Will the US now attack Tehran?

If you think that even George W Bush would not be foolish enough to start a war in Iran, think back to how unlikely an invasion of Iraq seemed three years ago. The prologue is uncannily similar: the claims that a member of the "axis of evil" is developing nuclear weapons and that it supports terrorist movements overseas; the demands for inspections; the growing references among Washington conservative commentators to the desirability of "regime change". True, Iran is closer to acquiring a nuclear bomb than Iraq was and, as a country openly dedicated to Islamic crusades and to the destruction of the Great Satan, poses a more plausible threat than Saddam Hussein. But would Iran be a significant crisis at all if the British and Americans had refrained from invading Iraq?

Imagine that you are one of the ruling mullahs in Tehran. You know that your main regional enemy, Israel, has nuclear weapons, though it has never admitted it. You know its ally, the US, is also a nuclear power and it has already invaded your neighbour and overthrown its government on the flimsiest of pretexts. You know that both the US and its ally, Britain, believe themselves to be at war. You know that the former has a record - Laos, Cambodia - of attacking countries that are thought to supply insurgents against a US-backed government, as you are now accused of doing in Iraq and the West Bank. You know that it believes in pre-emptive strikes, as does Israel. You know also, however, that the Americans have heavy military commitments in Iraq and Afghanistan and that, for the moment, they probably can't mount a successful attack. And you know that the US and UK governments have so diminished their credibility that, when they say you are a threat, neither their voters nor other world leaders will necessarily believe them. Wouldn't you think it best not only to acquire nuclear weapons, but to do so in pretty short order, before what looks like a window of opportunity shuts?

You may be miscalculating, but that isn't the point. The Iraq war and occupation have introduced dangerous uncertainties into world affairs. Instead of the Middle East being stabilised, all the pieces have been thrown into the air - as the Washington neoconservatives hoped they would be. The argument for acquiring nuclear weapons, just in case, has never looked stronger. That, after all, is the argument the existing nuclear powers use to justify holding on to their weapons, despite promises of disarmament.
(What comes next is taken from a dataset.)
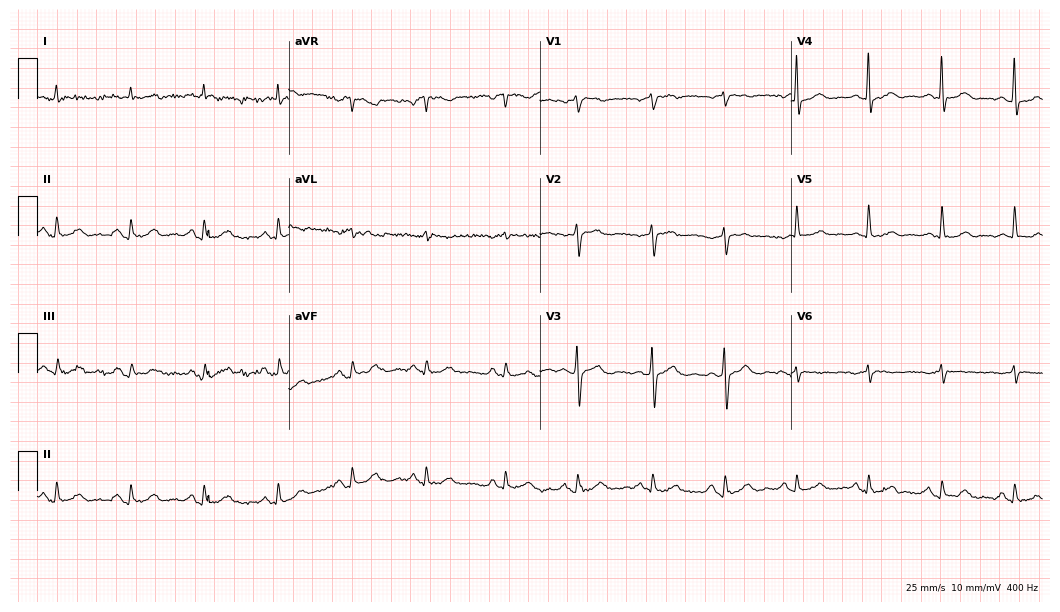
Electrocardiogram (10.2-second recording at 400 Hz), a man, 65 years old. Overall reading on record: normal ECG.

The US has even withdrawn from the test ban treaty, and talks of new circumstances in which it might use nuclear weapons either pre-emptively or during conventional wars. As seven foreign ministers (Brazil, Egypt, Ireland, Mexico, South Africa, New Zealand and Sweden) have observed, in a joint declaration this month, the established nuclear powers clearly see their weapons as "a security enhancer". Is it surprising that others think such weapons might enhance their security, too? Given that Israel is the region's only nuclear power - and also spends more than twice as much on defence as its five closest neighbours combined - a conciliator from Mars might conclude that the planet's best hope is to allow Iran to get the bomb, even to give it a helping hand. Only one thing is worse than a balance of terror: an imbalance of terror.

A covert attempt at regime change may be thought too slow and uncertain to head off the threat of a nuclear Iran, a direct military attempt too difficult and bloody. That leaves the option of a pre-emptive strike on Iran's nuclear facilities. The CIA, it is said, has done war games on the results. Nobody liked them. Don't assume the strike won't therefore happen. President Bush, after all, ignored the CIA's advice on Iraq.
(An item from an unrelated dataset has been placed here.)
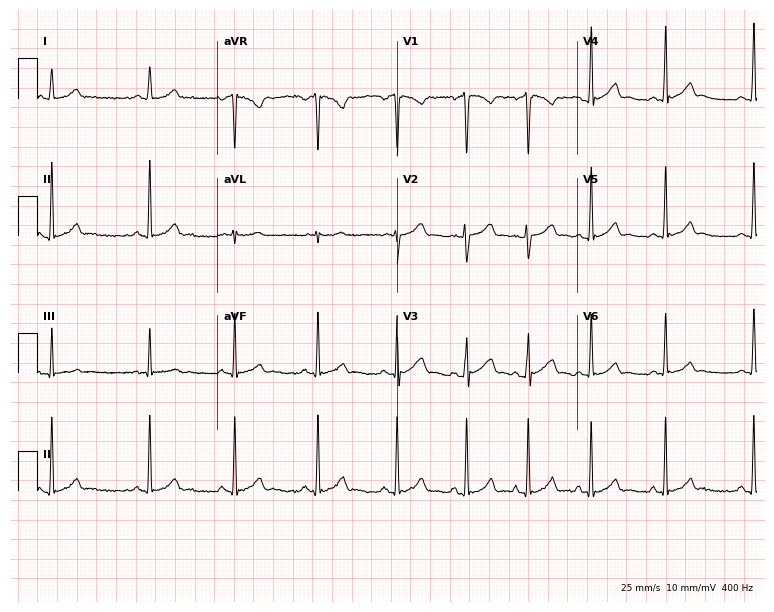
12-lead ECG from a 24-year-old female. Labelled as a normal ECG.

Take the risk of losing votes

It is unfair to say the Labour Party has ceased entirely to be a crusade: this government's battle against poverty, its creation of the child trust fund, its attempts to cut NHS waiting lists should all create ripples in the social-democratic bloodstream, if not exactly stir it with excitement. But as Richard Reeves writes on page 42, new Labour's approach is essentially technocratic. The ideas (where they exist at all) are uninspiring, and so are the policies. "Public value" (see James Crabtree, page 54) sounds admirable, but they won't be talking about it in the Barnsley pubs, even if anyone can explain what it is. Nor are people likely to text their friends about modernisation, devolution and public service reform. Only a ban on hunting and a war in Iraq have created excitement. Yet neither seems central to a social-democratic project.

So here are two ideas for the next election manifesto that might just galvanise the debate. The first is land reform, for which we launched a campaign last week; this week, Christopher Huhne explains how a tax on land value could work (page 38). The second is arms exports. These - according to a new report from the British American Security Information Council, the Oxford Research Group and Saferworld - are subsidised by the taxpayer to the tune of at least £453m a year, and possibly as much as £936m. Aside from the moral arguments, this is money badly spent. Far from providing jobs, the report concludes, the arms industry keeps skilled workers away from more profitable and worthwhile enterprises.

These two issues could engage Labour's traditional supporters and activists. New Labour thinks it can do without such people. But engagement in politics ripples outwards: without a core of enthusiasts, without issues that people can talk about in homes and workplaces, the votes will get fewer and fewer. Some will oppose both our ideas - and indeed they might lose Labour a few votes. But if that is the price of revitalising democratic politics, it is one worth paying.